According to a World Bank report on remittances, India is the world’s largest recipient of remittances – or money sent back home by its nationals working in a foreign land – with the country benefiting from a record $64 billion in 2011, a 10 per cent surge over the $58 billion that the country received in 2010.
An upward revision to flows to India in 2011 (by $5.8 billion) is primarily due to a weak rupee and robust economic activity in the Gulf Cooperation Council countries, which are major destinations of recent migrants,” the World Bank report said.
This year, in 2012, that figure is expected to reach at least $70 billion, believe analysts, with the rupee making successive lifetime lows in the past few months.
Anecdotally too, the evidence is stark. Emirates 24/7 visited a couple of foreign exchange remittance houses this morning and witnessed swelling queues, comprising mostly Indian nationals, getting in line to remit money thanks to the better-than-ever exchange rates.
Market traders and forex experts believe that rupee could slide further should confidence in the domestic economy deteriorate, or if the global risk environment worsens.
Traders said the Reserve Bank of India (RBI), the country’s central bank, intervened though at a smaller scale this morning by selling US dollars to support the battered currency. "The RBI was seen selling dollars from 56.40 rupee levels. It seemed like mild selling," newswire Reuters quoted an unnamed state-run bank dealer as saying.

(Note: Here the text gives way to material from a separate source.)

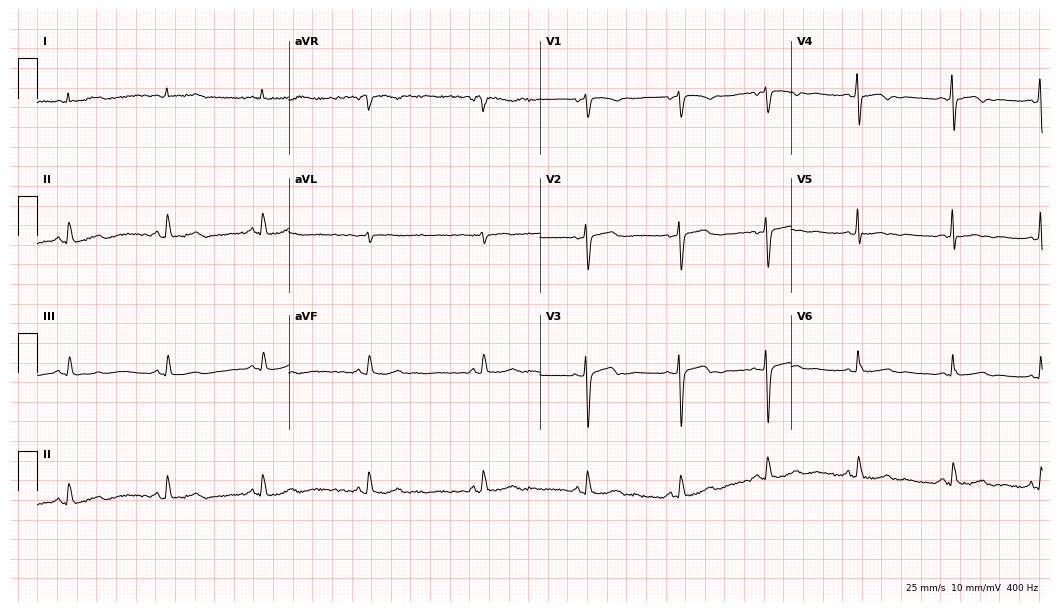
Resting 12-lead electrocardiogram. Patient: a 55-year-old female. None of these six findings is recorded: first-degree AV block, right bundle branch block, left bundle branch block, sinus bradycardia, atrial fibrillation, sinus tachycardia. Findings outside these six are not listed.

“The Indian rupee continued to weaken against the US dollar last week. The weakness came on the back of the RBI’s decision to keep the interest rates and cash reserve ratio unchanged. A Fitch downgrade of the country’s sovereign outlook also hurt the rupee,” said Subhash Gangadharan, currency analyst with HDFC Securities, in his weekly currency update on Tuesday.

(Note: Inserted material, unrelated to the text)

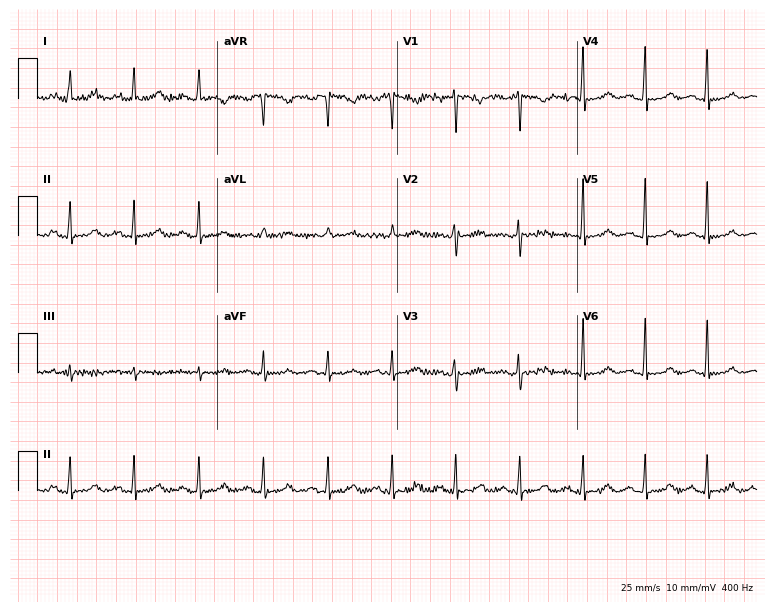
ECG (7.3-second recording at 400 Hz) — a 33-year-old woman. Labelled as a normal ECG.

With uncertainty looming in the global economic domain, emerging market currencies, especially the Indian rupee, are likely to be hit hard if the inflow of bad news continues unabated.
“In case of severe deterioration in the global investor risk appetite, the most likely immediate impact would be a sharp depreciation of the rupee and a steep fall in the equities. Other asset classes would also come under a lot of strain,” said Gangadharan.

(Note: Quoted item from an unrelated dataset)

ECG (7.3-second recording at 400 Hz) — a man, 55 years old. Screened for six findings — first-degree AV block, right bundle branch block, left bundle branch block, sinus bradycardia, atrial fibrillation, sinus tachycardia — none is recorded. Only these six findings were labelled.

Adding to the flow of bad news is the shortage of US dollar supply in India, something that can have an immediate impact on the Asian currency.
“Dollar shortage in the inter-bank market could become severe as there would be a flight of capital and inter-banking funding markets could freeze for some time, like during the Lehman crisis, the previous most severe market dislocation in 2008. Rupee liquidity would also be squeezed, as the RBI would have to intervene aggressively and sell dollars to stem the pressure on the rupee,” said Gangadharan.
“We may re-test recent record lows as soon as by the end of this week, and hence need to watch out for RBI, unless we get some positive moves from the government,” he added.
“The economic impact on India of the euro zone troubles would be particularly severe at a time when growth is already slowing. Export demand would shrink as external demand has a close correlation to world trade growth. Global trade contraction is highly likely in the event of synchronised recession in major global economies,” he explained.
“Investment cycle in India would be hampered severely and even domestic consumption would be adversely impacted on account of a loss of confidence,” he added.